Krk Bridge (Krčki most) is a 1430 m long reinforced concrete arch bridge connecting the Croatian island of Krk to the mainland. Carrying over a million vehicles per year, it was the last tolled bridge in Croatia that was not part of a motorway until the removal of tolls in 2020. The longer of the bridge's two arches is the third-longest concrete arch in the world and the longest outside of China, and among the longest arches of any construction. The bridge was completed and opened in July 1980 and originally named Tito's Bridge (Titov most) in honor of Yugoslav president Josip Broz Tito, who had died two months earlier. The bridge has since been renamed Krk Bridge or Krčki most. The bridge was tolled since its opening until the removal of tolls on 15 June 2020. However, passage had been toll free for Krk residents since 1999 and vehicles owned by Krk businesses since the 2000s. When the tolls were removed, passenger cars were being charged 35 kuna, southbound only.

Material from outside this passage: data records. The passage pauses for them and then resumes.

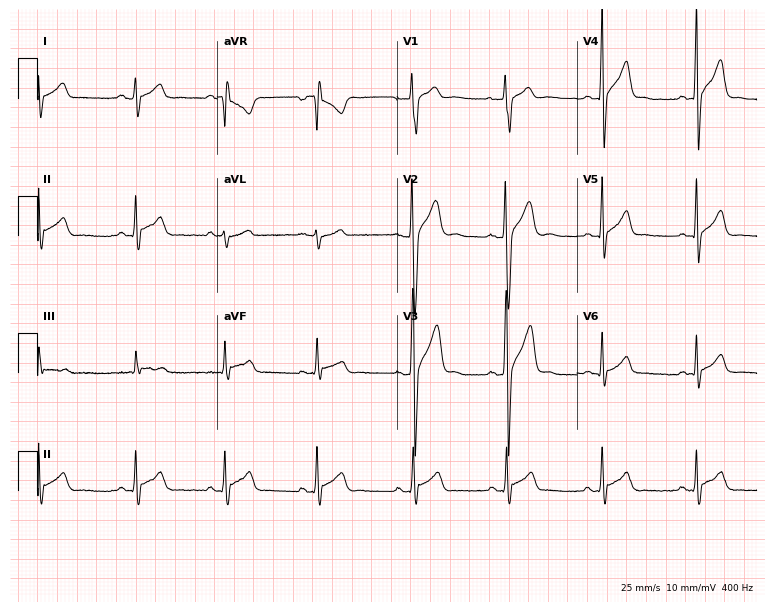
Electrocardiogram, a male, 20 years old. Of the six screened findings (first-degree AV block, right bundle branch block, left bundle branch block, sinus bradycardia, atrial fibrillation, sinus tachycardia), none is recorded.
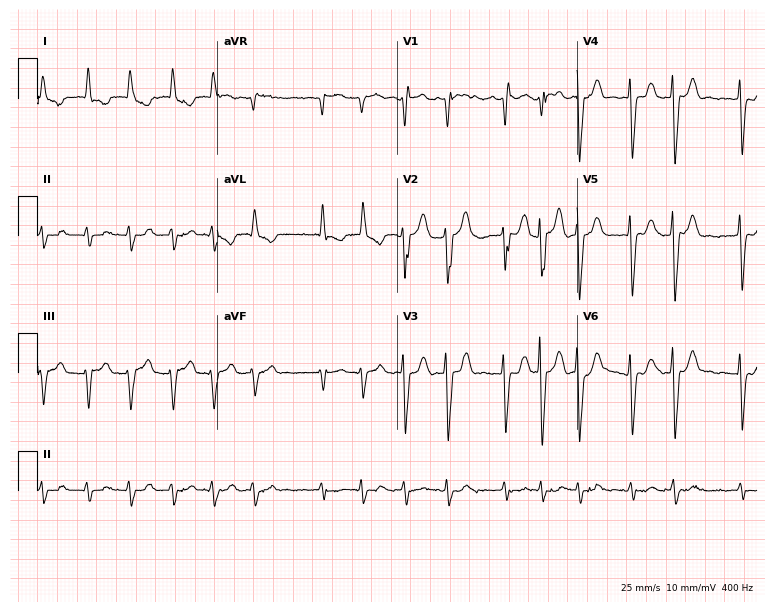
12-lead ECG from an 83-year-old male. Shows atrial fibrillation.
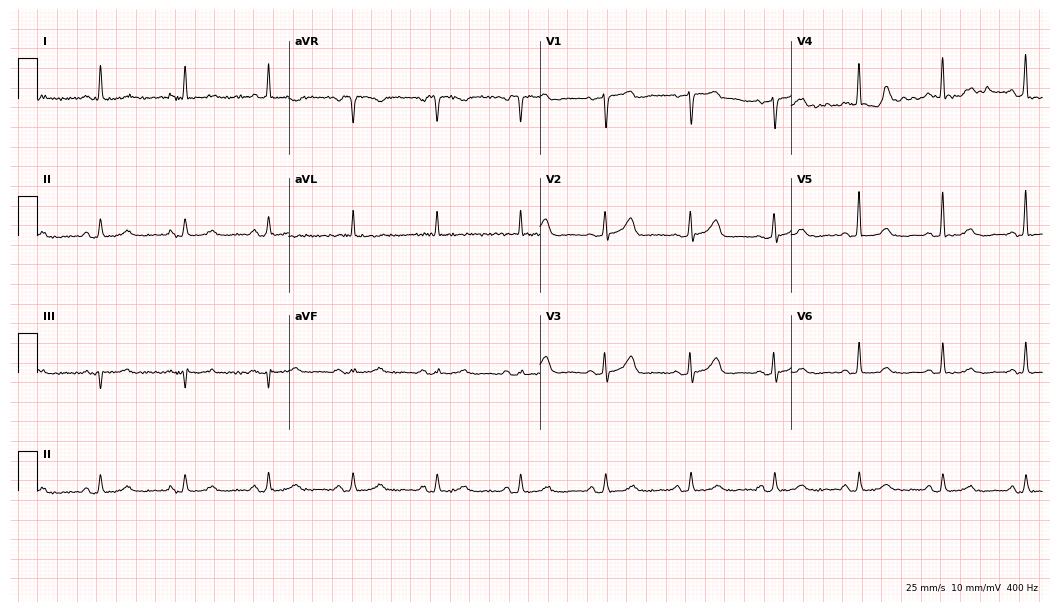
ECG — a female patient, 67 years old. Labelled as a normal ECG.
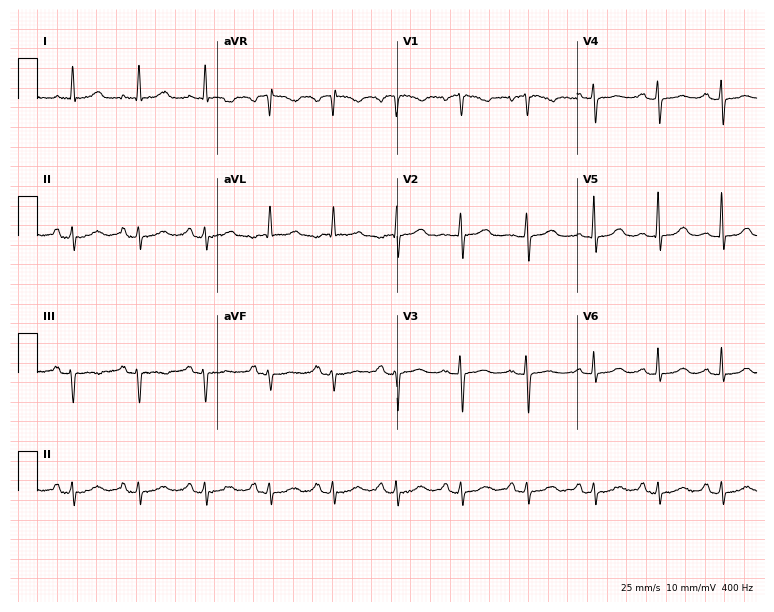
Electrocardiogram (7.3-second recording at 400 Hz), a woman, 68 years old. Of the six screened findings (first-degree AV block, right bundle branch block, left bundle branch block, sinus bradycardia, atrial fibrillation, sinus tachycardia), none is recorded. Findings outside these six are not listed.

Prior to 1 January 2021, maintenance was undertaken by Autocesta Rijeka - Zagreb d.d. Due to the acquirement of ARZ by Hrvatske autoceste d.o.o. on that date, the bridge is now maintained by HAC.

==Construction==
The bridge was designed by Ilija Stojadinović in cooperation with Vukan Njagulj and Bojan Možina, and built by Mostogradnja Belgrade and Hidroelektra Zagreb between 1976 and 1980. It was designed as a cantilever bridge with temporary cable-stays. Structurally, the bridge consists of two reinforced concrete arch spans, which rest on the islet of Sveti Marko between Krk and the mainland. The length of the longer arch is 390 m (actually 416 m, a part of the bow is in the water), which made it the longest concrete arch at the time of construction, the distinction it held until it was surpassed by Wanxian Bridge (425 m length of arch) in 1997.

==Traffic==
Krk Bridge connects the island's 19,916 inhabitants (as of 2021) and its tourist resorts to Jadranska magistrala, the main road along the Adriatic coast. It also connects the city of Rijeka to Rijeka Airport, which is situated on Krk. In the first 20 years of its existence, the bridge was crossed by 27 million vehicles, more than double of ferry traffic to and from the island. Krk Bridge only carries one lane of traffic in each direction, and the increasing levels of traffic warrant a larger replacement bridge which is currently in planning stages.

==Replacement==
Although the strong winds of the bora often close the bridge to certain groups of vehicles during the year, sometimes to all traffic, recent research indicates that the wind is not the greatest threat to the bridge, but rather salt.

Because of this, but also because of the expansion of the port terminals on Krk, and because of the increasing traffic on the bridge, in recent years, the construction of a new bridge and the closure of the existing one have been considered. The new bridge would not be built on the site of the current one, but a kilometer south in the area where the island of Krk, or more precisely its Lanterna peninsula, is closest to the mainland - only about 600 meters away. The new Krk Bridge would have 4 traffic lanes, which would carry the highway to behind Malinska, and a railway line that would lead to the future container terminal near Omišalj.

==See also==
- List of arch bridges by length
- List of bridges by length

==Sources==
- Simović, Veselin (2000). "Dvadeseta obljetnica mosta kopno – otok Krk"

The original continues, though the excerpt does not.